Dengan mengusap rambut Salsa tiba-tiba Bik Nah merasakan kesedihan yang mendalam. Bik Nah menangisi ketiadaan Bunda Salsa. Sebab Lebaran kali ini majikannya itu tidak lagi bersama-sama dengannya.
“Non Salsa di meja makan sudah Bik Nah siapkan ketupat kesukaan Non. Non Salsa pasti menanyakan ketupatkan kalau Lebaran. Iyakan?”
Bik Nah membisikkan ke telinga Salsa. Bisikkan itu seperti suara Bunda. Salsa merasakan kehadiran Bunda saat itu. Dan ia langsung menuju meja makan.
Ternyata di sana sudah tersedia ketupat kesukaan Salsa apalagi dicampur opor ayam. Seperti di tahun-tahun lalu saat Bunda bersama dirinya di saat Lebaran. Salsa langsung mengambil ketupat itu sambil tersenyum. Bik Nah yang melihat Salsa begitu sangat merindukan kehadiran Nyonya Katri, majikannya yang meninggal akibat kecelakaan pesawat lirih melihat Salsa saat itu.
“Ikhlaskan Bunda ya, Non Salsa.”
Bik Nah pun menghampiri Salsa sambil memeluk Salsa.
“Salsa kangen Bunda, Bik! Kangen. Apalagi ketupat yang Salsa makan ini mengingatkan Bunda. Bunda selalu tahu apa yang Salsa sukai.”

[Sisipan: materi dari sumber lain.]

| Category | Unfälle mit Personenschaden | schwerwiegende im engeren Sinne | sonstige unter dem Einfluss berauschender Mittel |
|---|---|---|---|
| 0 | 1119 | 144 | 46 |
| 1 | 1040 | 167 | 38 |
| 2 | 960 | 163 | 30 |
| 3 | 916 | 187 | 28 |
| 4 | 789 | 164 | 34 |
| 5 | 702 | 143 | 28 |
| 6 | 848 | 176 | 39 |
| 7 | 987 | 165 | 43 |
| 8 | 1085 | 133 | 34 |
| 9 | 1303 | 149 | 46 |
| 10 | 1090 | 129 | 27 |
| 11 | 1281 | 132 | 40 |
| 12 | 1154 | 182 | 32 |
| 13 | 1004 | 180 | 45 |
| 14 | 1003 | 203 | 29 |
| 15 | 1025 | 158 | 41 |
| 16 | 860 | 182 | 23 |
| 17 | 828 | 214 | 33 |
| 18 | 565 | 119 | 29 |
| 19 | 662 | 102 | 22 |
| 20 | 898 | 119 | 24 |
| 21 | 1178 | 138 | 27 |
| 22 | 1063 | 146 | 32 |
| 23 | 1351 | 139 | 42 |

Bik Nah yang mendengarkan ucapan Salsa terdiam. Ia sangat tahu kesedihan anak majikannya itu. Ia sangat merindukan Bundanya apalagi saat Lebaran ini.

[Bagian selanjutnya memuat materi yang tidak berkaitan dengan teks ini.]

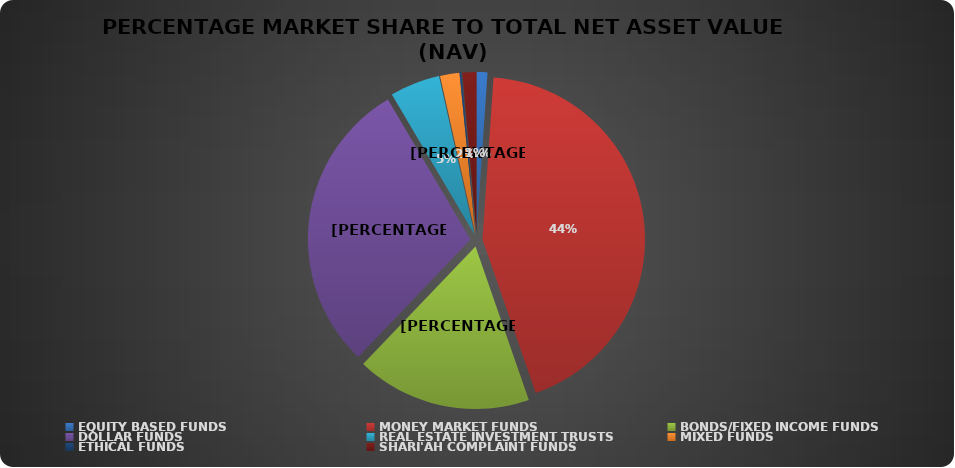
| Category | NET ASSET VALUE |
|---|---|
| EQUITY BASED FUNDS | 20288689104.51 |
| MONEY MARKET FUNDS | 817523630430.576 |
| BONDS/FIXED INCOME FUNDS | 327549421729.357 |
| DOLLAR FUNDS | 550519578291.039 |
| REAL ESTATE INVESTMENT TRUSTS | 93463222418.47 |
| MIXED FUNDS | 36228102075.464 |
| ETHICAL FUNDS | 3378418489.83 |
| SHARI'AH COMPLAINT FUNDS | 26082310834.12 |

Saat Salsa menyadari ketupat yang ia rasakan itu seperti merasakan Bunda masih bersama dengannya. Ia begitu sangat menyukai rasa ketupat itu. Tapi siapa yang mengetahui kalau ketupat yang dimakannya itu seperti masakan Bunda. Ia semakin penasaran. Ia ingin mencari tahu siapa yang membuatnya.

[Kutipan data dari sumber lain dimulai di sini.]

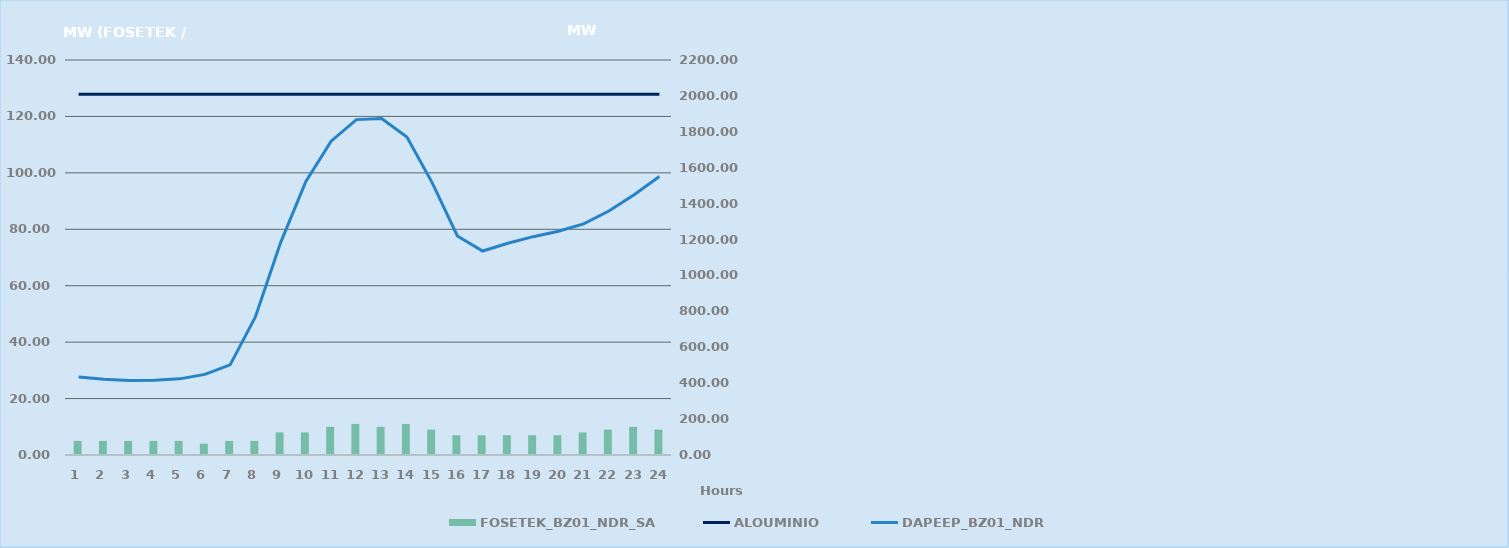
| Category | FOSETEK_BZ01_NDR_SA |
|---|---|
| 0 | 5 |
| 1 | 5 |
| 2 | 5 |
| 3 | 5 |
| 4 | 5 |
| 5 | 4 |
| 6 | 5 |
| 7 | 5 |
| 8 | 8 |
| 9 | 8 |
| 10 | 10 |
| 11 | 11 |
| 12 | 10 |
| 13 | 11 |
| 14 | 9 |
| 15 | 7 |
| 16 | 7 |
| 17 | 7 |
| 18 | 7 |
| 19 | 7 |
| 20 | 8 |
| 21 | 9 |
| 22 | 10 |
| 23 | 9 |

Dengan rasa penasaran Salsa mengubah tangisan menjadi bahagia karena rasa ketupat itu sama seperti saat Bunda bersamanya. Namun ia tak tahu siapa yang memasak rasa ketupat itu yang sama dengan ia rasakan saat bersama Bunda?
“Bik Nah yang masak, Non! Karena sebelum Bunda Non menutup mata Bunda berpesan kepada Bik Nah. Bunda Non bilang jika membuat ketupat untuk Salsa dipisah saat dimasak. Karena selama Non Salsa kecil Bunda telah menyadari kesalahannya. Tidak selalu bersama-sama dengan Non Salsa disaat Bunda Non sibuk bekerja.”
Salsa yang mengetahui itu ia kembali memeluk Bik Nah. Ternyata selama ini ia tidak begitu memahami kehadiran Bik Nah. Padahal Bik Inahlah yang selama ini sudah merawat dan mengurusinya. Seperti membuatkan ketupat untuknya dengan kasih sayang.
Salsa pun makin terharu. Kemudian ia memeluk Bik Inah kembali. Walau saat itu takbir masih menggema di atas langit rumah bertingkat dan berinterior modern. Rumah yang penuh kedamaian.